It should have come as a relief to him to know that. The last thing he needed was to get mixed up with a female, especially a piece of work like Renata. Yakut's blood-bonded mate. The thought still gnawed at him, far more than it should. And he wasn't feeling particularly chipper about the fact that even the slightest recollection of that kiss with her was enough to render him as hard as the granite tomb that surrounded him.

He wanted her, and there had been a split second as he was leaving the lodge that he thought she might come after him. He had no reason to think it, but it had been a nudge in his gut, a sense that maybe Renata might run up behind him and ask him to get her out of there.

And if she had? Christ, he might have been just stupid enough to consider it.

"So," he told Gideon, mentally steering himself back to reality. "The net of it is, we can't count on any cooperation out of Sergei Yakut. He basically told me to shove it, and that was before I called him a sick fuck in need of a muzzle and choke collar." "Jesus, Niko," Gideon sighed, probably, on the other end of the line, scrubbing his hand through his spiky blond hair in frustration. "You really said that to him – to a Gen One? You're damn lucky he didn't tear your tongue out before he sent you on your way."

Probably true, Nikolai acknowledged to himself. And he'd have lost more than just his tongue if Yakut knew the kind of lust he had been feeling for Renata. "You know I'm allergic to ass-kissing, even if the ass in question happens to be Gen One. If this was a total public relations mission, you picked the wrong guy."

"No shit." Gideon chuckled around another low curse. "You coming back in to Boston, then?"

"I see no reason to linger. Unless you figure Lucan will look the other way if I decide to go back and put a torch to Yakut's house of horrors. Put him out of business, at least for a while."

He was kidding…mostly. But Gideon's answering silence told him that his fellow warrior knew the wheels were turning inside Niko's head.

"You know you can't do anything of the sort, my man. Way out of bounds."

"And doesn't that suck," Nikolai muttered.

"Yeah, it does. But this kind of thing belongs to the Enforcement Agency, not us."

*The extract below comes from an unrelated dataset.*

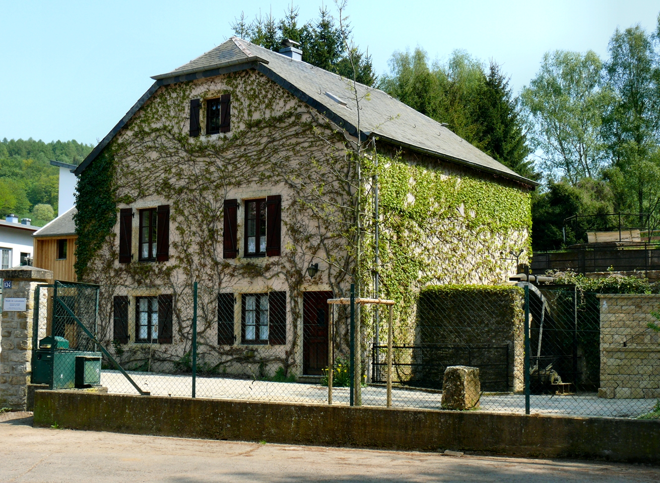 Al Millen zu Rolleng, Gemeng Péiteng; Peiteng Kategorie:Gemeng Péiteng

"Tell me how Yakut is any different from the Rogues we take off the streets, Gid. Hell, from what I've seen of him, he's worse. At least the Rogues can blame their savagery on Bloodlust. Yakut can't even cling to blood addiction as his excuse for hunting those humans out there. He's a predator, a killer."

"He is protected," Gideon said, firmly now. "Even if he wasn't Gen One, he's still a civilian, still a member of the Breed. We can't touch him, Niko. Not without a lot of serious shit hitting the fan. So, whatever you're thinking, don't."

Nikolai exhaled sharply. "Forget I said it. What time should I plan on catching a ride back to Boston tonight?"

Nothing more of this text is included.